It’s been two years since the common core standards were released to the nation, and the 46 adopting states are starting to get serious about implementation. Up until now, CCS criticism has been rather muted. But this seems to be changing as administrators and teachers attempt to translate CCS language into classroom instruction.
The Washington Post this week reported on English teacher backlash to the common core standards in their field. The CCS call for non-fiction texts to comprise 70 percent of high school students’ reading and define benchmarks for reading in history/social studies, science and technical subjects. The reporter spoke to several English teachers who don’t like it, lamenting that poetry and literature will be sent to the curricular backseat. Judging by the letters written in response to the story, a lot of people side with the teachers.
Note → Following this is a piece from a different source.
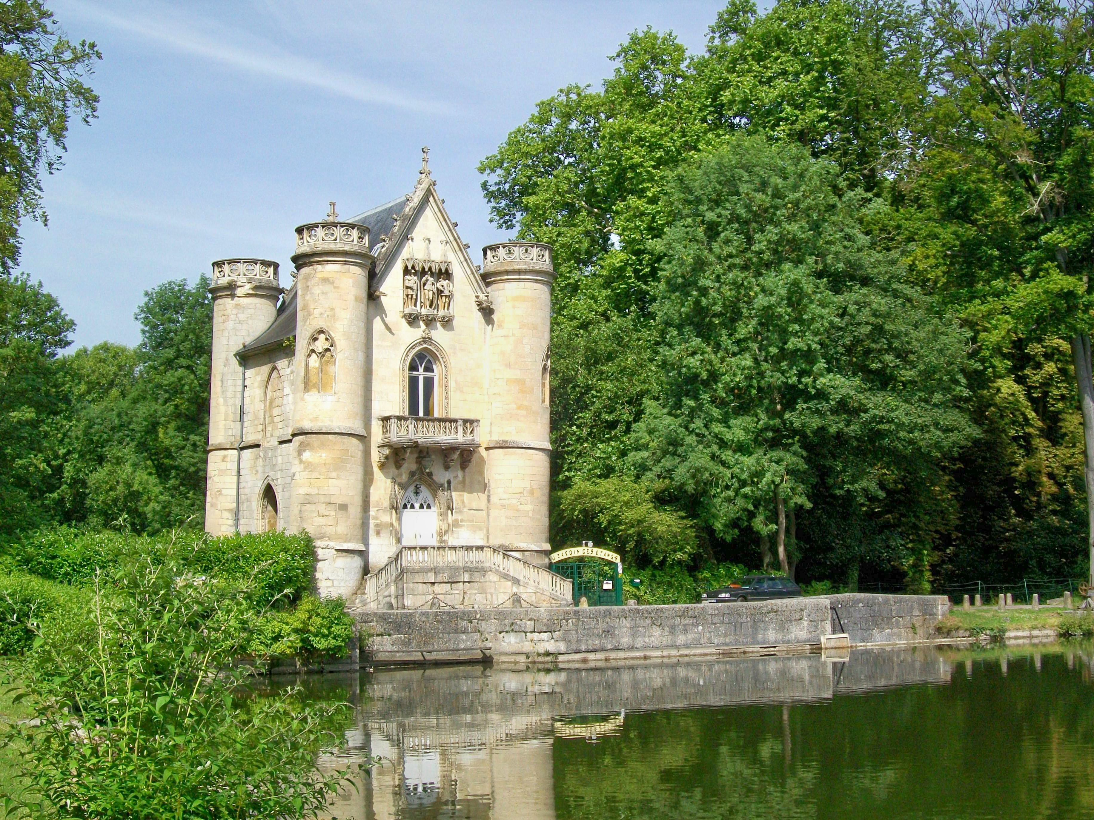 Le château de la Reine Blanche, en face de l'étang de la Loge (premier des étangs de Commelle), à Coye-la-Forêt (60).
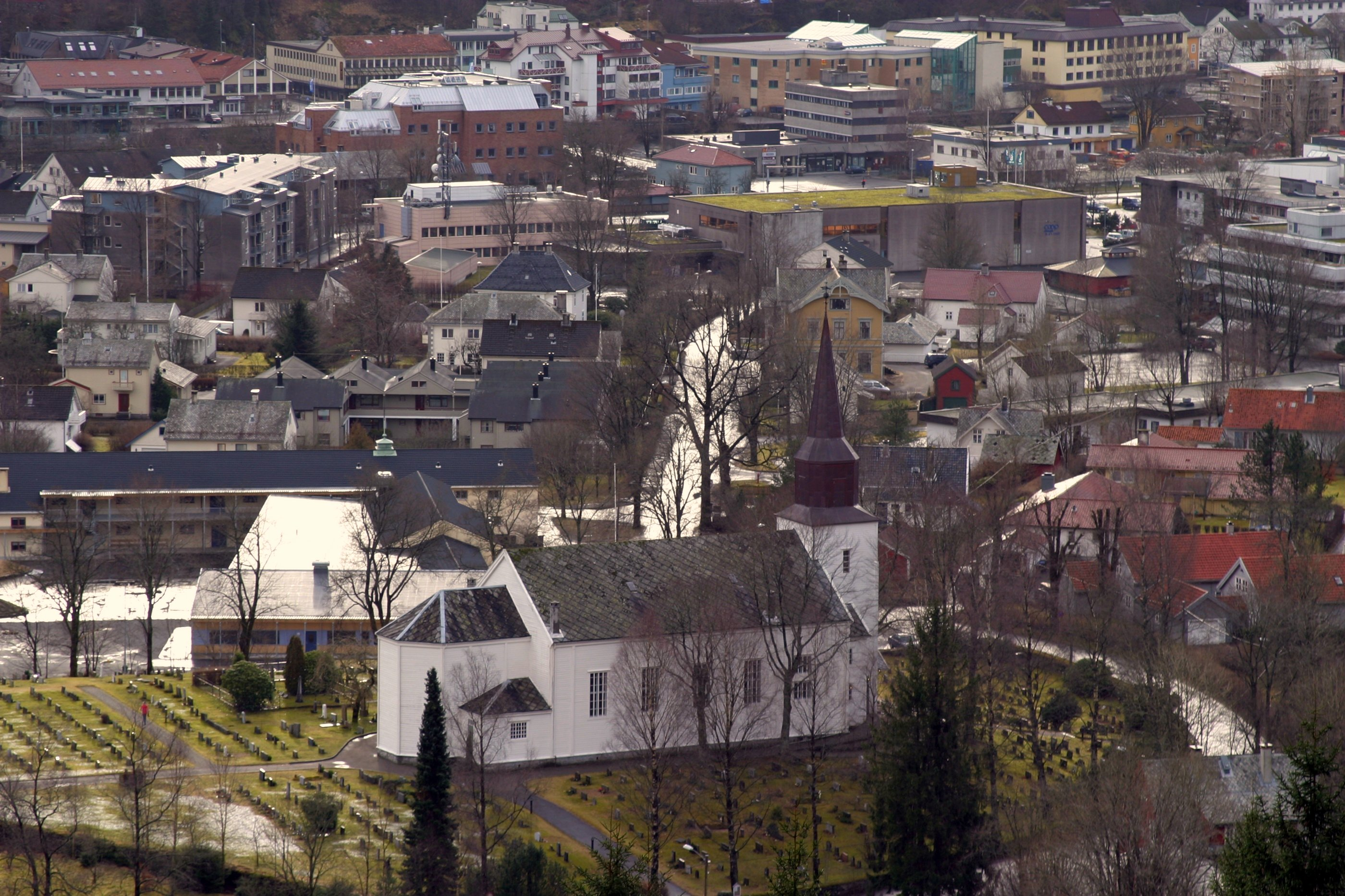 Førde church, Førde municipality, Sunnfjord region, Sogn og Fjordane county, Norway. Built in 1885. Frå NRKs Fylkesleksikon: Førde kyrkje, bygd 1885. Arkitekt J.W. Nordan, byggmeister Iver Løtvedt. Altartavle frå 1643, rekna som eit nasjonalt praktstykke frå barokken. Gåve frå prest Peder Jørgenson Finde og kone Barbra Nitter. Preikestol frå 1672. Epitafium frå 1681 framstiller kjøpmann Hans Andersson Findmand med familie. Måleri frå 1686, motiv Himmelfarten. Kyrkjeklokker frå 1776 og 1934. Biletvev i kyrkjeskipet av Marit Erland framstiller kyrkjeåret. Messehakel frå 1671 i Bergen Museum. Pulpitur (del av kyrkjestol) frå 1681 på Norsk Folkemuseum.

I believe their concerns, although real, are misplaced. First, there’s a good reason the common core goes so far to specify what kind of texts students should work with and how much. U.S. students do well in international comparisons of reading literature, but their performance drops significantly when being asked to read for information. Our 15-year-olds, for example, perform better than all but five OECD nations when reading to “reflect and evaluate.” In comparison, 14 countries outscore us in reading to “access and retrieve.” U.S. fourth-graders do about the same.
Other issues have to do with implementation. In this regard, the English teachers are right to be annoyed for they were not intended to be the only ones teaching reading. The teachers of other subjects should be responsible for the ELA standards in their areas. Yet the English teachers quoted in the Post are clearly taking on the whole burden under the assumption that reading and writing is their job.
For their part, many science and history teachers fear that taking on the task of teaching the reading and writing standards will detract from teaching their “subject.” Nothing could be further from the truth, though, because it’s impossible to separate reading and writing from learning content. But as any good editor knows, there are specific rules of rhetoric for different purposes.
A university English department head once told me about a student he had, who managed to get to her senior year without taking the required freshman comp course and so ended up in his. She was by his account a very sharp psychology major. Still, he was constantly surprised at how awkward her essays were until one day he had an epiphany. He recognized that she was following the rules of structure and argument unique to psychology— not English lit. He also realized the university’s freshman comp course was not preparing students to read and write in the range of disciplines. As a result he initiated a major course overhaul.
The new ELA standards open a big role for higher ed. Teacher preparation programs need to be explicit about how to read and write in different subjects. They can also provide professional development for practicing teachers that is subject specific. Reading and writing belong in every classroom. Plus it will let us keep time for poetry in the English classroom.